Data_Sheet_2_Low Complexity of Infection Is Associated With Molecular Persistence of Plasmodium falciparum in Kenya and Tanzania.PDF

BackgroundPlasmodium falciparum resistance to artemisinin-based combination therapies (ACTs) is a threat to malaria elimination. ACT-resistance in Asia raises concerns for emergence of resistance in Africa. While most data show high efficacy of ACT regimens in Africa, there have been reports describing declining efficacy, as measured by both clinical failure and prolonged parasite clearance times.MethodsThree hundred children aged 2–10 years with uncomplicated P. falciparum infection were enrolled in Kenya and Tanzania after receiving treatment with artemether-lumefantrine. Blood samples were taken at 0, 24, 48, and 72 h, and weekly thereafter until 28 days post-treatment. Parasite and host genetics were assessed, as well as clinical, behavioral, and environmental characteristics, and host anti-malarial serologic response.ResultsWhile there was a broad range of clearance rates at both sites, 85% and 96% of Kenyan and Tanzanian samples, respectively, were qPCR-positive but microscopy-negative at 72 h post-treatment. A greater complexity of infection (COI) was negatively associated with qPCR-detectable parasitemia at 72 h (OR: 0.70, 95% CI: 0.53–0.94), and a greater baseline parasitemia was marginally associated with qPCR-detectable parasitemia (1,000 parasites/uL change, OR: 1.02, 95% CI: 1.01–1.03). Demographic, serological, and host genotyping characteristics showed no association with qPCR-detectable parasitemia at 72 h. Parasite haplotype-specific clearance slopes were grouped around the mean with no association detected between specific haplotypes and slower clearance rates.ConclusionsIdentifying risk factors for slow clearing P. falciparum infections, such as COI, are essential for ongoing surveillance of ACT treatment failure in Kenya, Tanzania, and more broadly in sub-Saharan Africa.

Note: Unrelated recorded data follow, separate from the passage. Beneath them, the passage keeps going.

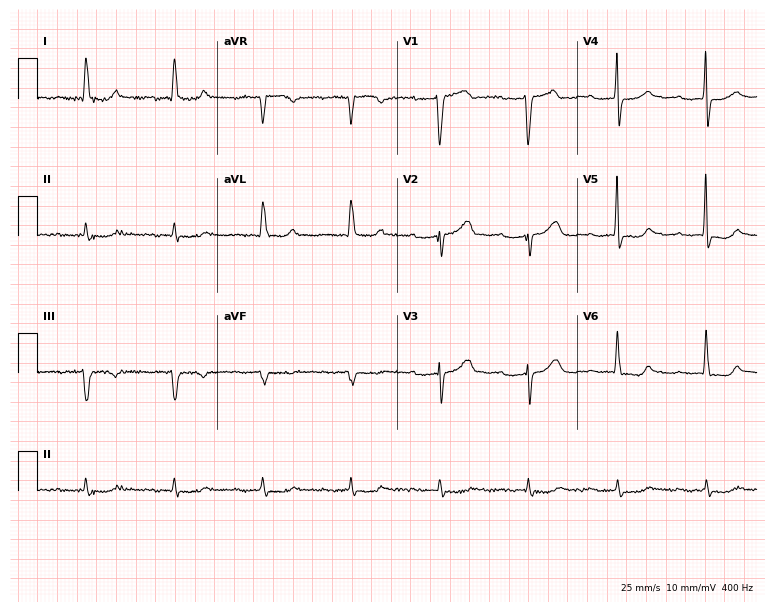
ECG (7.3-second recording at 400 Hz) — an 81-year-old female patient. Findings include first-degree AV block.
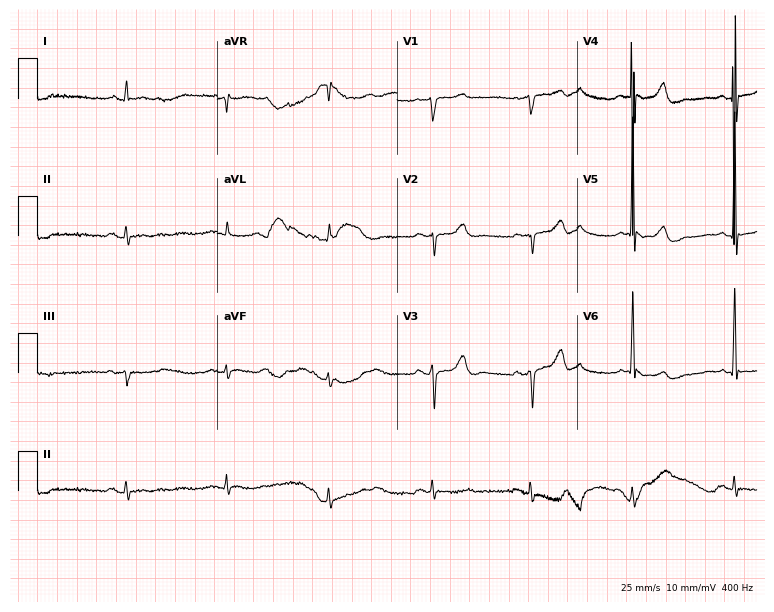
Standard 12-lead ECG recorded from a male patient, 84 years old. None of these six findings is recorded: first-degree AV block, right bundle branch block, left bundle branch block, sinus bradycardia, atrial fibrillation, sinus tachycardia. Other findings, if any, are not listed.
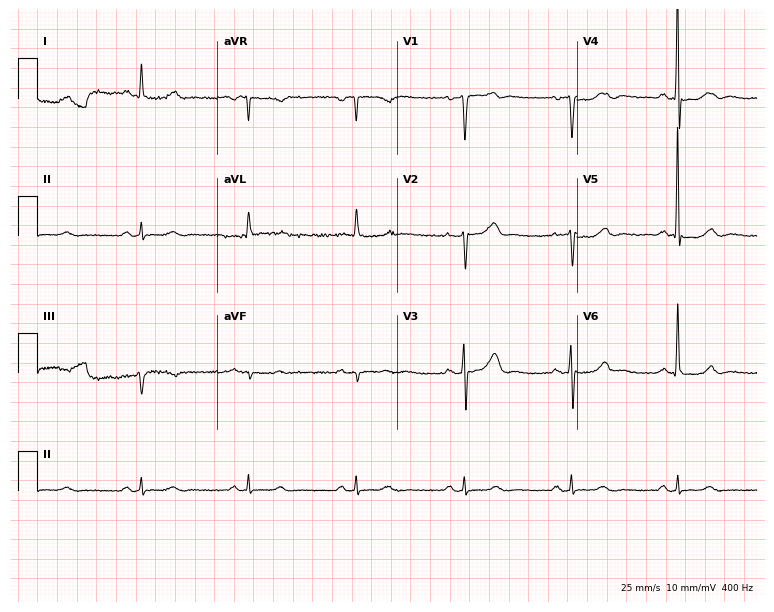
12-lead ECG from a male patient, 81 years old (7.3-second recording at 400 Hz). No first-degree AV block, right bundle branch block, left bundle branch block, sinus bradycardia, atrial fibrillation or sinus tachycardia recorded for this tracing.
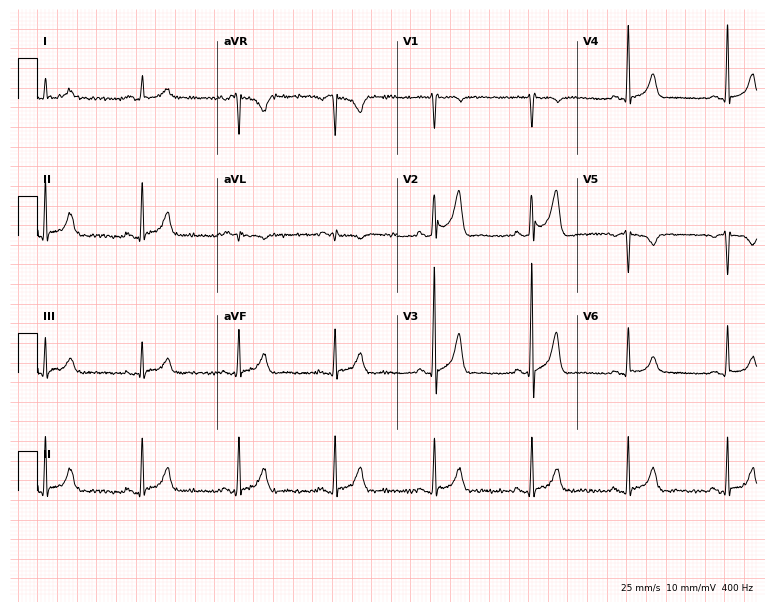
Standard 12-lead ECG recorded from a 55-year-old male. None of these six findings is recorded: first-degree AV block, right bundle branch block, left bundle branch block, sinus bradycardia, atrial fibrillation, sinus tachycardia. Only these six findings were labelled.

背景：恶性疟原虫对基于青蒿素联合疗法（ACTs）的耐药性构成了疟疾根除的威胁。亚洲地区ACTs的耐药性问题引发了非洲地区出现耐药性的担忧。尽管多数数据显示非洲地区ACTs治疗方案具有高疗效，但已有报道指出其疗效呈现下降趋势，这一趋势可通过临床治疗失败和寄生虫清除时间延长来衡量。方法：在肯尼亚和坦桑尼亚，对300名2至10岁的无并发症恶性疟原虫感染儿童进行了治疗，治疗药物为双氢青蒿素-乙胺嘧啶。分别在治疗前的0小时、24小时、48小时、72小时以及治疗后的每周进行血液样本采集，直至28天。对寄生虫和宿主遗传学进行了评估，同时分析了临床、行为和环境特征，以及宿主对疟疾的血清学反应。结果：在两个研究地点均观察到广泛的清除率，但72小时后，85%的肯尼亚样本和96%的坦桑尼亚样本在qPCR检测中呈阳性，但在显微镜下呈阴性。感染复杂性（COI）与72小时内的qPCR可检测到的寄生虫血症呈负相关（OR：0.70，95%CI：0.53–0.94），而基线寄生虫血症与qPCR可检测到的寄生虫血症呈边际相关（每微升1,000个寄生虫的变化，OR：1.02，95%CI：1.01–1.03）。人口统计学、血清学以及宿主基因分型特征与72小时内的qPCR可检测到的寄生虫血症无相关性。寄生虫单倍型特异性清除斜率围绕平均值分组，未检测到特定单倍型与清除速率减慢之间的关联。结论：识别如COI等导致恶性疟原虫感染清除缓慢的风险因素对于肯尼亚、坦桑尼亚及撒哈拉以南非洲地区持续监测ACTs治疗失败至关重要。